= Sheldon Oliensis =

American lawyer

Sheldon Oliensis (March 19, 1922 – May 14, 2001) was a New York City lawyer, a president of the Legal Aid Society, and a president of the New York City Bar Association.

==Early life and education==

Sheldon Oliensis was born in Philadelphia on March 19, 1922. He attended the University of Pennsylvania and Harvard Law School, where he was president of the Harvard Law Review.

==Career==

After a period of practice with another firm, Oliensis joined Kaye Scholer in 1960 as a litigation partner.

In addition to his private practice, Oliensis was highly involved in public service. He was a longtime member of the New York City Bar Association, where he chaired a number of committees, including the Grievance Committee, the Executive Committee and the Committee on Access to Legal Services. He served a president of the Bar from 1988 to 1990, and he was instrumental in establishing Volunteers of Legal Service (VOLS), the Bar's pro bono legal service organization.
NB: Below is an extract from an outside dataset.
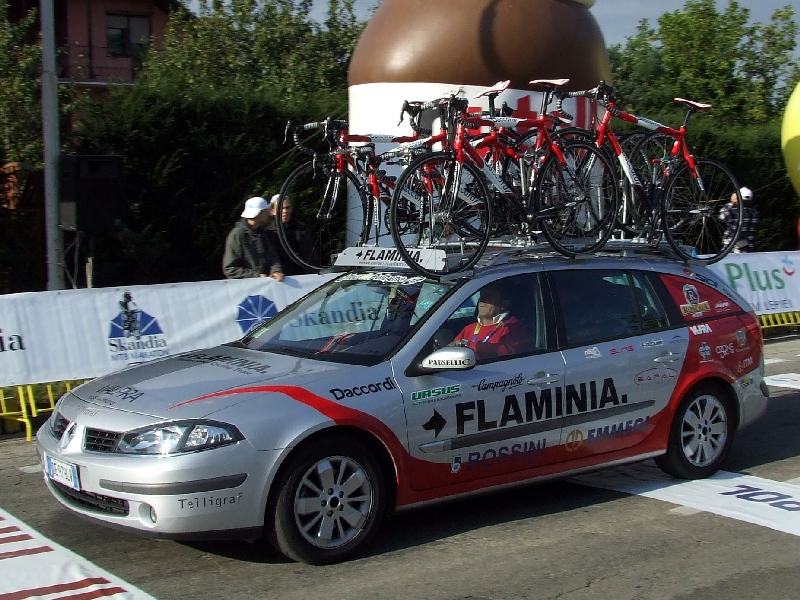 Piąty etap 64. Tour de Pologne: Września - Świdnica Licensing: This image or multimedia was created by Bartosz Senderek. The image or audio is licensed under CC-BY license. Attribution to me is required. Licencja: Ten obrazek lub plik multimedialny został stworzony przez Barotsza Senderka. Został on udostępniony na licencji CC-BY. Informacja o moim autorstwie jest wymagana. "I want to use the image/multimedia. How can I do that?" You can use this image/multimedia freely for any purpose, including commercial use, provided that you license it under the above license. My suggestion is to use text shown below: If you use the image I would appreciate it if you would let me know on my talk page, but this is not required as long as you follow the above license. "Chcę użyć tego pliku. Jak mogę to zrobić?" Możesz używać tej grafiki/multimediów darmowo w każdym celu, włączając użycie komercyjne, udostępniając go dalej na powyższej licencji. Jeśli zdecydujesz się na publikację zdjęcia mojego autorstwa obowiązkowo podpisz go w sposób podany w sekcji "Licensing text". Jeżeli użyłeś mojego pliku możesz powiadomić mnie o tym na mojej stronie dyskusji, lecz nie jest to wymagane, dopóki trzymasz się powyższej licencji.
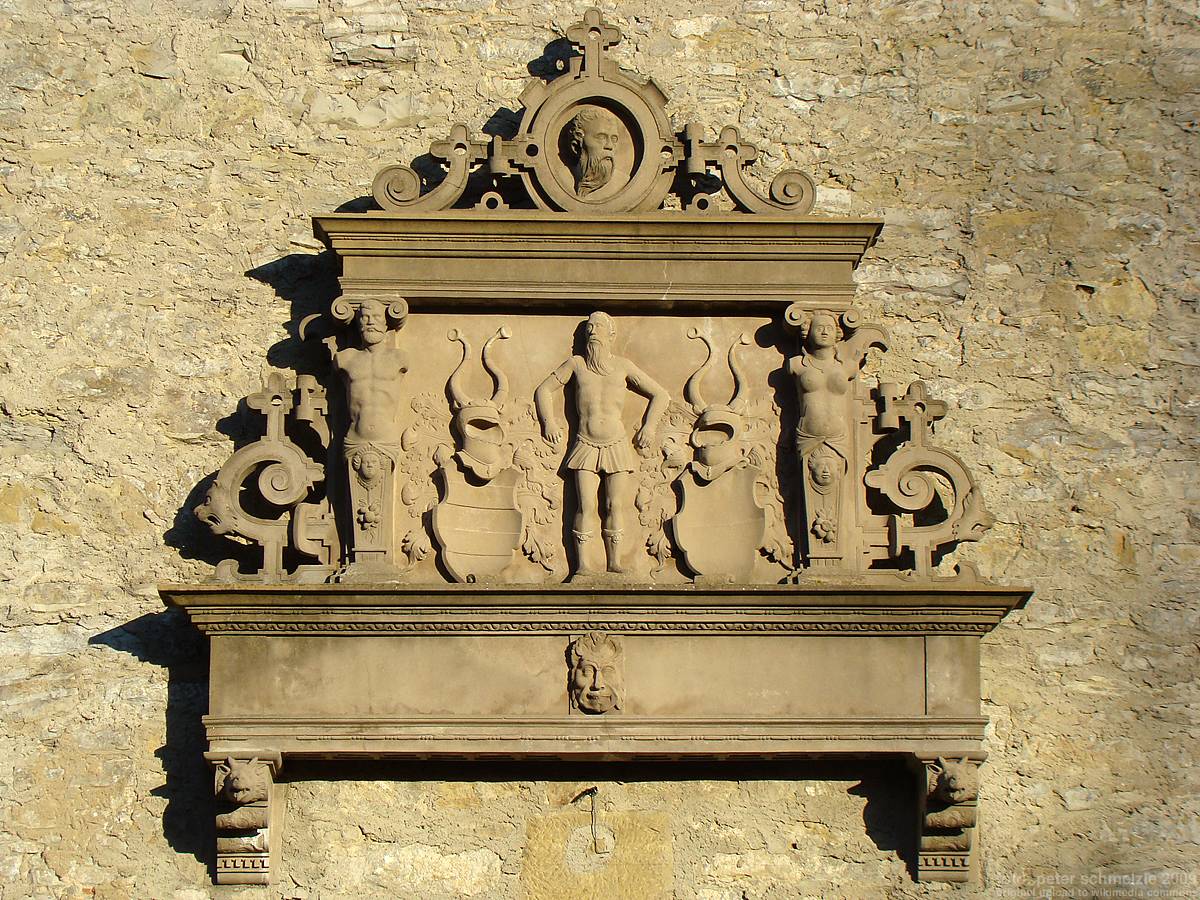 Wappen über dem Portal von Schloss Presteneck in Stein am Kocher (Neuenstadt am Kocher)

He was also a president of the Legal Aid Society from 1973 to 1975, was chair of the New York City Conflict of Interest Board, a director of the Fund for Modern Courts, and a director of the East Harlem Tutorial Program.

==Death==

Sheldon Oliensis died of cancer at his home in Manhattan on May 14, 2001. He was 79 years old.

==Sources==

- Morris, Jeffrey B. "Making Sure We are True to Our Founders": The Association of the Bar of the City of New York, 1980-1995. New York, NY: Fordham University Press, 1997. ISBN 0-8232-1738-8
- “Sheldon Oliensis, Former Bar Association Head; 79.” The New York Times. May 15, 2001.